2.3 - The Multinomial Distribution

Following up on our brief introduction to this extremely useful distribution, we go into more detail here in preparation for the goodness-of-fit test coming up. Recall that the multinomial distribution generalizes the binomial to accommodate more than two categories. For example, what if the respondents in a survey had three choices:

I feel optimistic.
I don't feel optimistic.
I'm not sure.

If we separately count the number of respondents answering each of these and collect them in a vector, we can use the multinomial distribution to model the behavior of this vector.

Properties of the Multinomial Distribution

The multinomial distribution arises from an experiment with the following properties:

a fixed number \(n\) of trials
each trial is independent of the others
each trial has \(k\) mutually exclusive and exhaustive possible outcomes, denoted by \(E_1, \dots, E_k\)
on each trial, \(E_j\) occurs with probability \(\pi_j , j = 1, \dots , k\).
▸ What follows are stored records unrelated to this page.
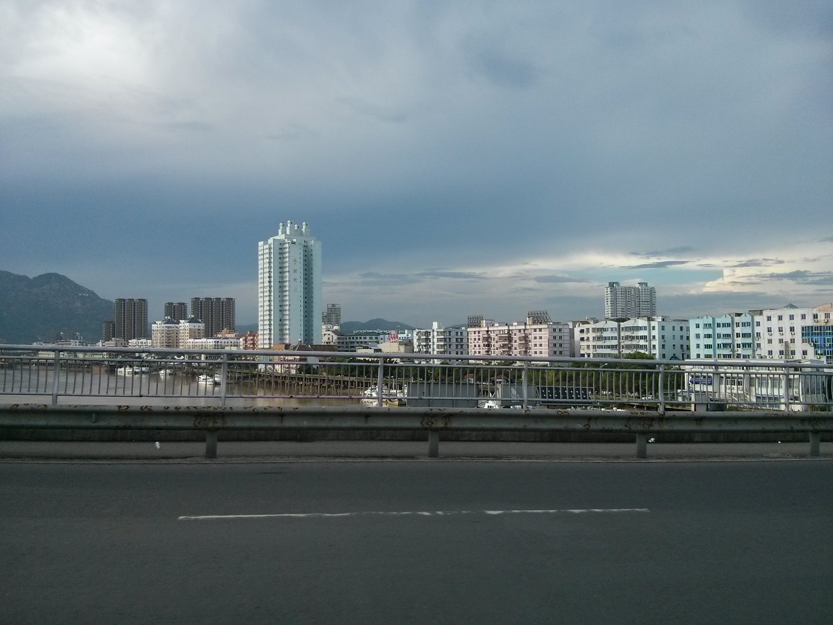 浙江省温州市苍南县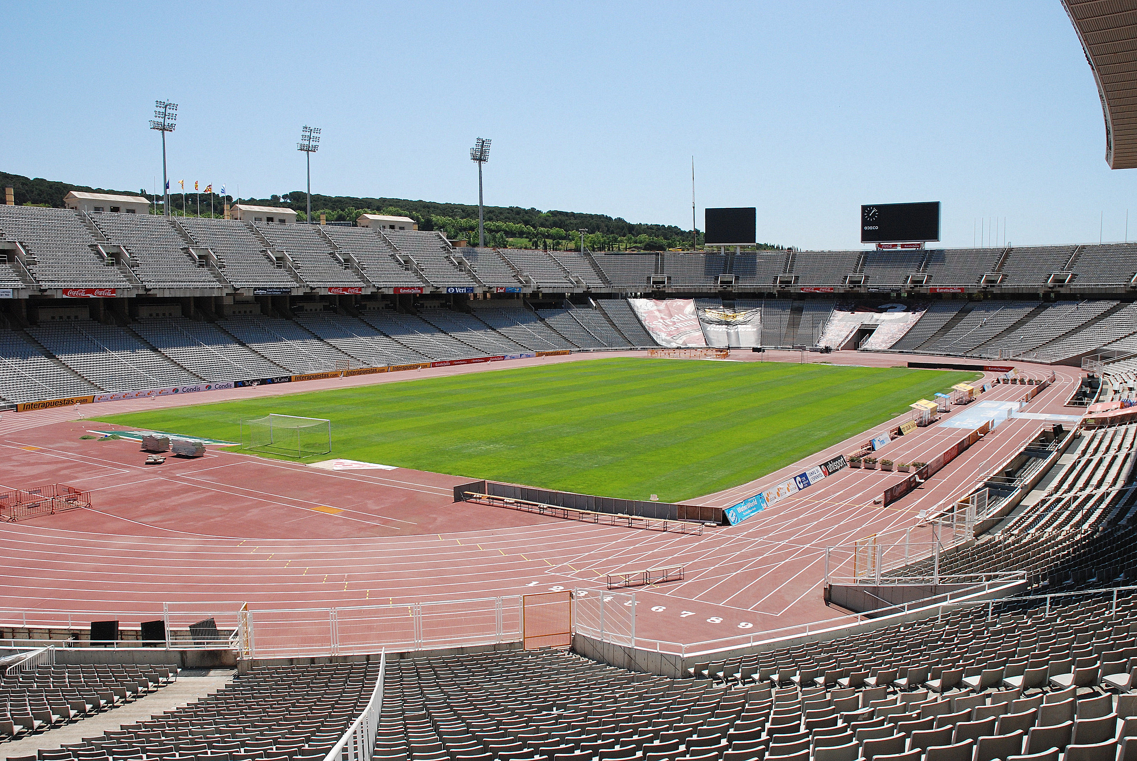 Het Olympisch stadion Lluís Companys te Barcelona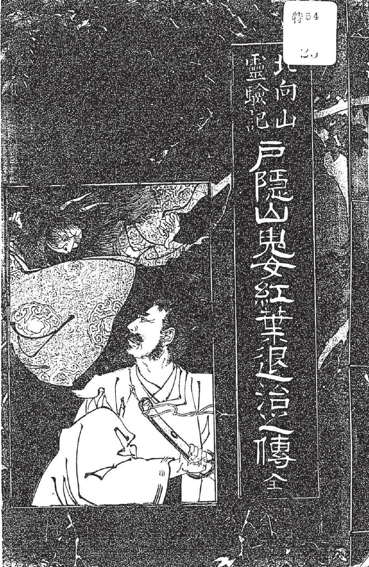 1903年明治36年に発行された鬼女紅葉退治の小説表紙。国立国会図書館近代デジタルライブラリーより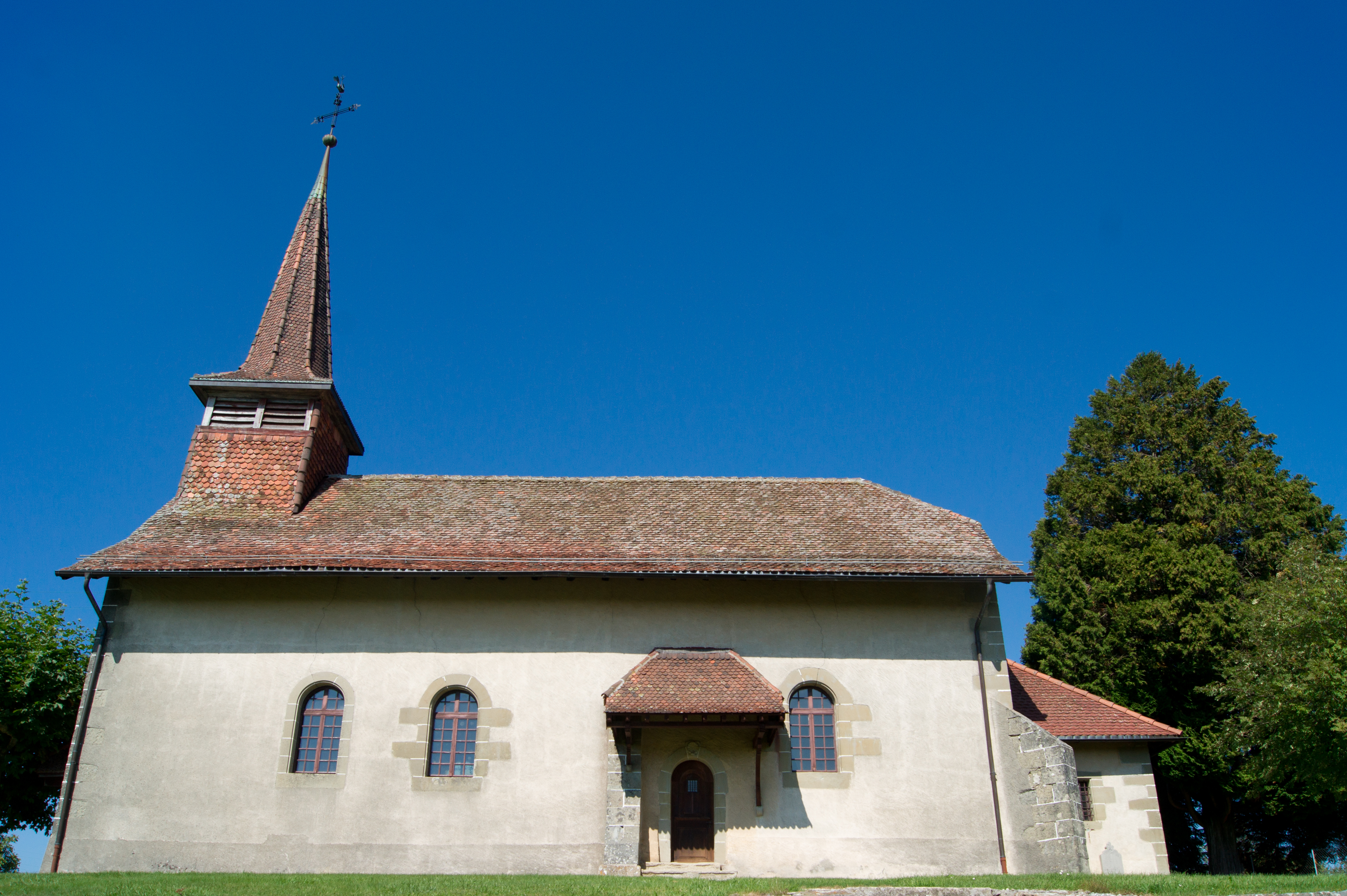 Chapelle à Bottens, canton de Vaud, Suisse.

If we let \(X_j\) count the number of trials for which outcome \(E_j\) occurs, then the random vector \(X = \left(X_1, \dots, X_k\right)\) is said to have a multinomial distribution with index \(n\) and parameter vector \(\pi = \left(\pi_1, \dots, \pi_k\right)\), which we denote as

\(X ∼ Mult\left(n, \pi\right)\)

In most problems, \(n\) is known (e.g., it will represent the sample size). Note that we must have \(\pi_1 + \cdots + \pi_k = 1\) and \(X_1+\cdots+X_k=n\).
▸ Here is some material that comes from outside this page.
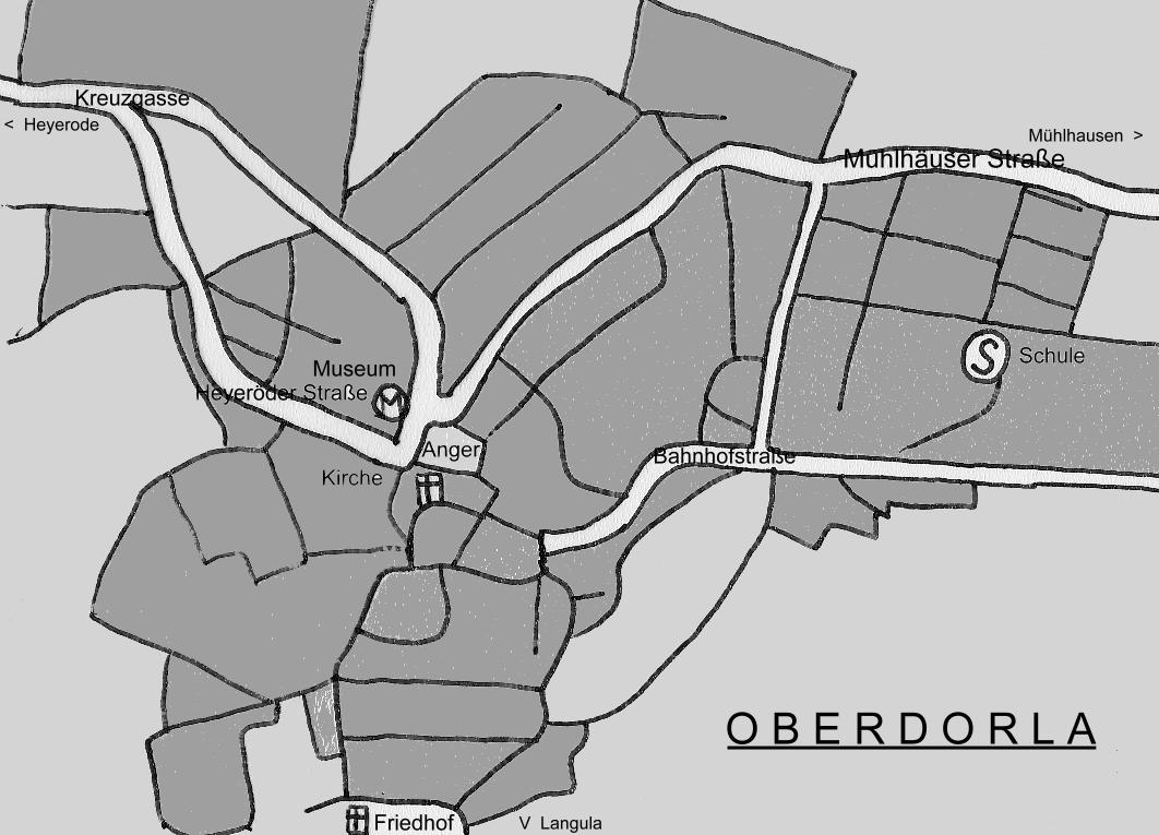 Kartenskizze von Oberdorla nach einer Vergrößerung der Topographischen Karte 1 : 25000, Blatt 4828.

Marginal Counts: The individual or marginal components of a multinomial random vector are binomial and have a binomial distribution. That is, if we focus on the \(j\)th category as "success" and all other categories collectively as "failure", then \(Xj \sim Bin\left(n, \pi_j\right)\), for \(j=1,\ldots,k\).

2.3.1 - Distribution function

The function that relates a given value of a random variable to its probability is known as the distribution function. As we saw with maximum likelihood estimation, this can also be viewed as the likelihood function with respect to the parameters \(\pi_k\).

The distribution function

The probability that \(X = \left(X_1, \dots, X_k \right)\) takes a particular value \(x = \left(x_1, \dots , x_k \right)\) is

\(f(x)=\dfrac{n!}{x_1!x_2!\cdots x_k!}\pi_1^{x_1} \pi_2^{x_2} \cdots \pi_k^{x_k}\)
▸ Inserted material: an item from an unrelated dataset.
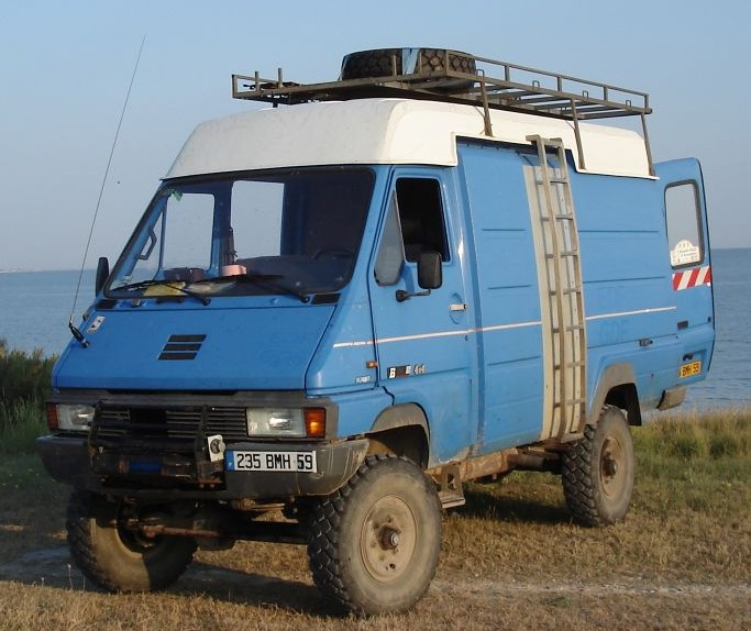 Renault B90 4x4 véhicule ex EDF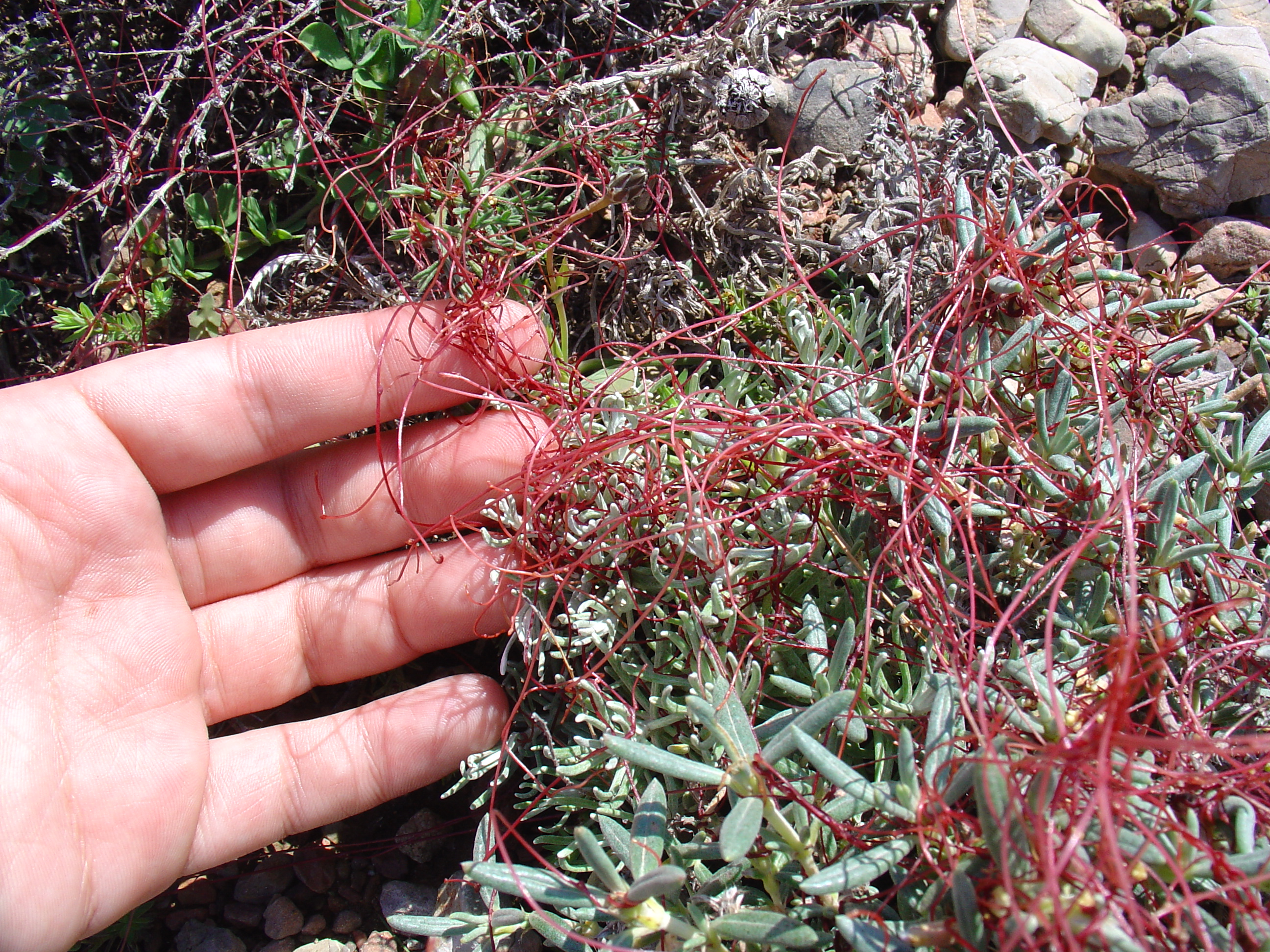 Cuscuta epithymum from Cabo de Palos, Murcia, Spain

The possible values of X are the set of x-vectors such that each \(x_j ∈ {0, 1, . . . , n}\) and \(x_1 + \dots + x_k = n\).

Example: Jury Selection

Suppose that the racial/ethnic distribution in a large city is given by the table that follows. Consider these three options as the parameters of a multinomial distribution.

Black	Hispanic	Other
20%	15%	65%

Suppose that a jury of twelve members is chosen from this city in such a way that each resident has an equal probability of being selected independently of every other resident. There are a number of questions that we can ask of this type of distribution.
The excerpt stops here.